What is being asked: Pictures are to be left out. Return exactly the lines below from the one with "Category | fert. N |" up to and including the one with "2011.0 | 1.308 |".

(Stored items from a collection)
* * * * *
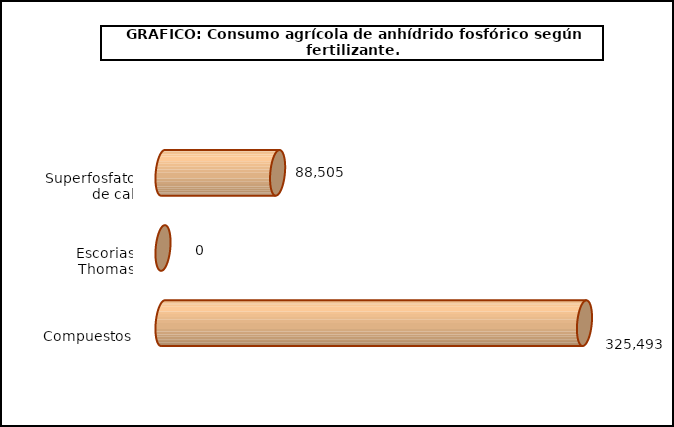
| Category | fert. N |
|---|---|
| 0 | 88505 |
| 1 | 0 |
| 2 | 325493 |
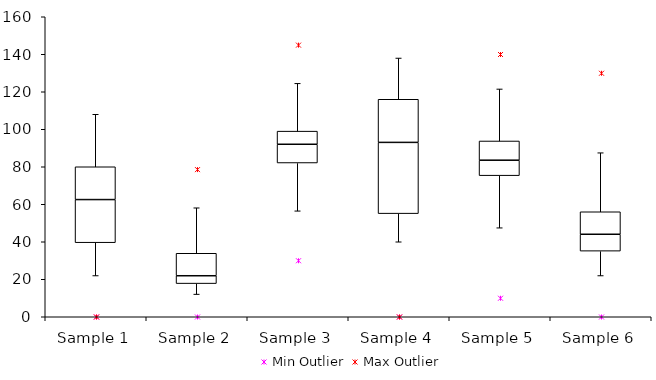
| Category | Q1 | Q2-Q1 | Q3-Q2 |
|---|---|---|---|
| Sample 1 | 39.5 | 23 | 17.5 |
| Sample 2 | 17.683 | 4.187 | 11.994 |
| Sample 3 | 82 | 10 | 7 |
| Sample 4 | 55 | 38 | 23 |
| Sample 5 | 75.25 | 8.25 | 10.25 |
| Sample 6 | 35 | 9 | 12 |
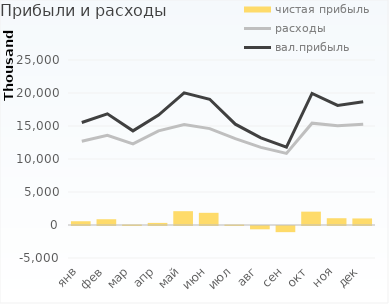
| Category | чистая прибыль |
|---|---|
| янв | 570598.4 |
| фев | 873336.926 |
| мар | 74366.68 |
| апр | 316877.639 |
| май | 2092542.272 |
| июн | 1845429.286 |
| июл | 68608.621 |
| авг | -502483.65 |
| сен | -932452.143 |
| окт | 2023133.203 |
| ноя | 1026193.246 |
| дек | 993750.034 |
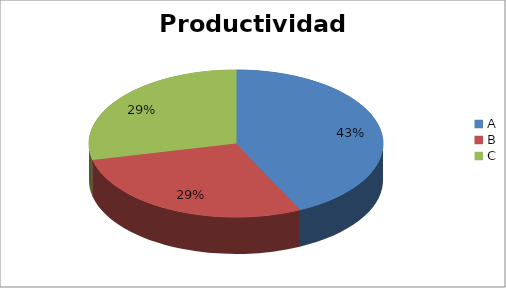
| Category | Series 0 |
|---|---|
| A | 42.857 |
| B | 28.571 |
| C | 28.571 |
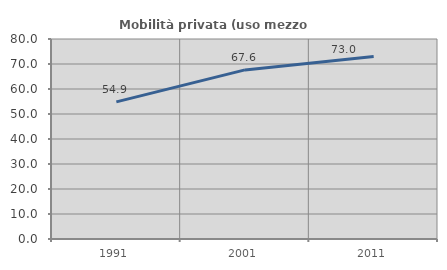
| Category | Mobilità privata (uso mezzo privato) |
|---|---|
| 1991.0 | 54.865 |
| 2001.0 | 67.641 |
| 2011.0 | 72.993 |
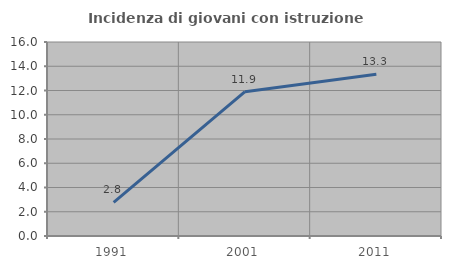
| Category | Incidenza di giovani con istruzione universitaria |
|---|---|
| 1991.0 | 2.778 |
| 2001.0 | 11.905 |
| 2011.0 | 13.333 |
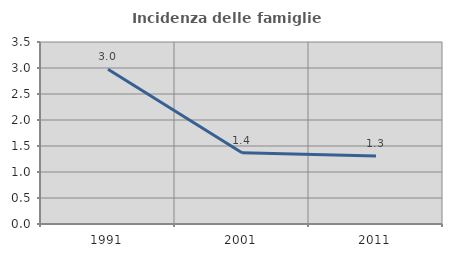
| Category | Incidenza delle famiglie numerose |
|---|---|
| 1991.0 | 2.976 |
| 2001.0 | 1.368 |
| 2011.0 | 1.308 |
* * * * *
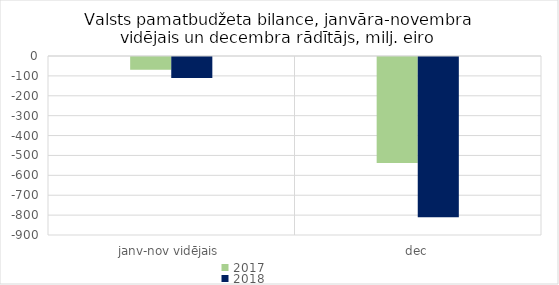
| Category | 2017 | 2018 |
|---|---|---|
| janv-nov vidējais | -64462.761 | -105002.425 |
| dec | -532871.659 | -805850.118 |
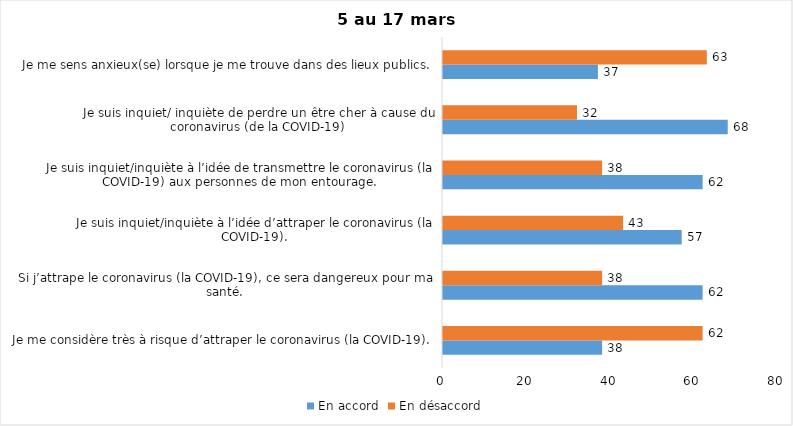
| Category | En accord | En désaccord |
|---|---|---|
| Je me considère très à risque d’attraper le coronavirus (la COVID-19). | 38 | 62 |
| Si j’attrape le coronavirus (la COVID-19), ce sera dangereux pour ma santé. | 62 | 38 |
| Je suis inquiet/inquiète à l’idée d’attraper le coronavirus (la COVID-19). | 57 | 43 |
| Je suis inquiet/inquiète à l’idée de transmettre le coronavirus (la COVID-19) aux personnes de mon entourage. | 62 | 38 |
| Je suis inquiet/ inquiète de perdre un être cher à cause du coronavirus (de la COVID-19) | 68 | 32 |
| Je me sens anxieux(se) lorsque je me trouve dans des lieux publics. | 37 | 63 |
* * * * *
The completed task:
| Category | fert. N |
|---|---|
| 0 | 88505 |
| 1 | 0 |
| 2 | 325493 |
| Category | Q1 | Q2-Q1 | Q3-Q2 |
|---|---|---|---|
| Sample 1 | 39.5 | 23 | 17.5 |
| Sample 2 | 17.683 | 4.187 | 11.994 |
| Sample 3 | 82 | 10 | 7 |
| Sample 4 | 55 | 38 | 23 |
| Sample 5 | 75.25 | 8.25 | 10.25 |
| Sample 6 | 35 | 9 | 12 |
| Category | чистая прибыль |
|---|---|
| янв | 570598.4 |
| фев | 873336.926 |
| мар | 74366.68 |
| апр | 316877.639 |
| май | 2092542.272 |
| июн | 1845429.286 |
| июл | 68608.621 |
| авг | -502483.65 |
| сен | -932452.143 |
| окт | 2023133.203 |
| ноя | 1026193.246 |
| дек | 993750.034 |
| Category | Series 0 |
|---|---|
| A | 42.857 |
| B | 28.571 |
| C | 28.571 |
| Category | Mobilità privata (uso mezzo privato) |
|---|---|
| 1991.0 | 54.865 |
| 2001.0 | 67.641 |
| 2011.0 | 72.993 |
| Category | Incidenza di giovani con istruzione universitaria |
|---|---|
| 1991.0 | 2.778 |
| 2001.0 | 11.905 |
| 2011.0 | 13.333 |
| Category | Incidenza delle famiglie numerose |
|---|---|
| 1991.0 | 2.976 |
| 2001.0 | 1.368 |
| 2011.0 | 1.308 |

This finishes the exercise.